I have attached the config file. Please check.

Hi Alex,

Which static statements aren't working? I tried to connect to a handful on TCP/80 and they all seemed to go through.

-Mike

It is because the primary firewall with old 8.0 version is still in production.

I am updating the standby firewall and testing tonight.
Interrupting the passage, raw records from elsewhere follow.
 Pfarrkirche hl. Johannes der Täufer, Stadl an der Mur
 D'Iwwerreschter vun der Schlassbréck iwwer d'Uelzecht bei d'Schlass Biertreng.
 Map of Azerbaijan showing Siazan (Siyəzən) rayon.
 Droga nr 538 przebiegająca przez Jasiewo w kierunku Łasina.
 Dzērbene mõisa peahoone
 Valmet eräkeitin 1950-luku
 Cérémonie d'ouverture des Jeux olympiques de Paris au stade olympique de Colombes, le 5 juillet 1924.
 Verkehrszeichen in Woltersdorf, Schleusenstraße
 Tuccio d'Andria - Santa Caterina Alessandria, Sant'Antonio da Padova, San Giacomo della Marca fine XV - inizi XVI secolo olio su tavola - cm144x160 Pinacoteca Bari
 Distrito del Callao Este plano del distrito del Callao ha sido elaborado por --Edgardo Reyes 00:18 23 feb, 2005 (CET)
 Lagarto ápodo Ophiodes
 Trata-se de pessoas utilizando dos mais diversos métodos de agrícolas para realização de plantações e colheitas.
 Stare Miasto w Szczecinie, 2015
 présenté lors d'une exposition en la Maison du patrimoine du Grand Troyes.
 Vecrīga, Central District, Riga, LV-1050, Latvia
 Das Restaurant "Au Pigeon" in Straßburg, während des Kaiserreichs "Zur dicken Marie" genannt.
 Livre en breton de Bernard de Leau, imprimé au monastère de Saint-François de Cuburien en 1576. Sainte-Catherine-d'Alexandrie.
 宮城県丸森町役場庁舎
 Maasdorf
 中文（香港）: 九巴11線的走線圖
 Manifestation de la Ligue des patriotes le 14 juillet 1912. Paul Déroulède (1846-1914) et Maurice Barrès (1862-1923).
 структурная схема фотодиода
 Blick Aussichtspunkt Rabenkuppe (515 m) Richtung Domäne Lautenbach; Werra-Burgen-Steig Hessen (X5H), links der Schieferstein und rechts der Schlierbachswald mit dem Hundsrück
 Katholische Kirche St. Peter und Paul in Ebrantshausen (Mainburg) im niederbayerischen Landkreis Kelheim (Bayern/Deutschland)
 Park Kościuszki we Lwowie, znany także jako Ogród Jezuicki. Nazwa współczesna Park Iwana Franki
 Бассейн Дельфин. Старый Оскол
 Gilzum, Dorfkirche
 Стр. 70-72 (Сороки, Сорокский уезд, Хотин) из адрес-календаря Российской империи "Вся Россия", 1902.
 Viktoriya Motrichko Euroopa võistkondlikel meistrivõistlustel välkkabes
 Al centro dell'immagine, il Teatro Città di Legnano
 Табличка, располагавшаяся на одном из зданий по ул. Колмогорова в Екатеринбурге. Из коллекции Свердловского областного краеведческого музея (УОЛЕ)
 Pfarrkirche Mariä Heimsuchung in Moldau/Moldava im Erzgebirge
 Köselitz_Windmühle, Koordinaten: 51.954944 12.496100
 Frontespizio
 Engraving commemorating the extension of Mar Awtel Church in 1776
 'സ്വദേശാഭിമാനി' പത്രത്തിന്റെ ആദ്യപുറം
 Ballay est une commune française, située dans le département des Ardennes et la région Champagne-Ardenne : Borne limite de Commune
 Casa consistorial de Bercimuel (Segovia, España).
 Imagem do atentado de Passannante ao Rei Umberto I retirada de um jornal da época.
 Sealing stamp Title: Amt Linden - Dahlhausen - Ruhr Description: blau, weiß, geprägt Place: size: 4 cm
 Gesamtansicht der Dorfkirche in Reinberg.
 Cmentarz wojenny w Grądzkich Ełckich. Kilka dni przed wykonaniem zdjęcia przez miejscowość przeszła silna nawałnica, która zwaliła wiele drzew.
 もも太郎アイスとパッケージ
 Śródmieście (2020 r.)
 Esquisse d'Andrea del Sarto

But fail to access any of NAT, so I put it offline now.

Dear Support:

static (inside,outside) 210.177.218.1 192.168.1.23 netmask 255.255.255.255 dns
static (inside,outside) 210.177.218.2 192.168.1.24 netmask 255.255.255.255 dns
static (inside,outside) 210.177.218.3 192.168.1.11 netmask 255.255.255.255 dns
static (DMZ,outside) 210.177.98.33 192.168.41.63 netmask 255.255.255.255 dns
static (DMZ,outside) 210.177.98.35 192.168.41.62 netmask 255.255.255.255 dns
static (inside,outside) 210.177.218.4 192.168.1.51 netmask 255.255.255.255 dns
static (inside,outside) 210.177.218.11 192.168.1.20 netmask 255.255.255.255 dns
static (inside,outside) 210.177.218.12 192.168.1.18 netmask 255.255.255.255 dns
static (inside,outside) 210.177.218.16 192.168.1.19 netmask 255.255.255.255 dns
static (inside,outside) 210.177.218.17 192.168.1.48 netmask 255.255.255.255 dns
static (inside,outside) 210.177.218.18 192.168.2.16 netmask 255.255.255.255 dns
static (inside,outside) 210.177.218.19 192.168.1.81 netmask 255.255.255.255 dns
static (inside,outside) 210.177.218.20 192.168.1.17 netmask 255.255.255.255 dns
static (inside,outside) 210.177.218.21 192.168.1.26 netmask 255.255.255.255 dns
static (inside,outside) 210.177.218.22 192.168.1.37 netmask 255.255.255.255 dns
static (inside,outside) 210.177.218.23 192.168.1.52 netmask 255.255.255.255 dns
static (inside,outside) 210.177.218.24 192.168.1.54 netmask 255.255.255.255 dns
static (inside,outside) 210.177.98.36 192.168.1.53 netmask 255.255.255.255 dns
static (inside,outside) 210.177.98.38 192.168.1.27 netmask 255.255.255.255 dns
static (inside,outside) 210.177.98.39 192.168.1.65 netmask 255.255.255.255 dns
static (inside,outside) 210.177.98.40 192.168.1.30 netmask 255.255.255.255 dns
static (inside,outside) 210.177.98.42 192.168.1.3 netmask 255.255.255.255 dns
static (inside,outside) 210.177.98.43 192.168.1.71 netmask 255.255.255.255
static (inside,outside) 210.177.98.37 192.168.1.92 netmask 255.255.255.255 dns

None of them are able to ping or access via Internet.

Hi Alex,

Is this on the 8.0 or 8.2 unit? They cannot run simultaneously with the same config since the upstream router's ARP table will not be correct and won't know which firewall actually owns the public addresses.

-Mike

Dear Support:

The 8.0 unit is in production now. The 8.2 unit is currently offline. But I am wondering if there is any wrong configuration I have done in the 8.2 unit per attached file I sent since I can't get any of NAT server up.

Thanks.

Hi Alex,

I assume the 8.0 unit and the 8.2 unit have the exact same IP address and static NAT configurations, correct?  And when you initially tested, you just swapped the 8.0 unit with the 8.2 unit and tested the NAT, correct?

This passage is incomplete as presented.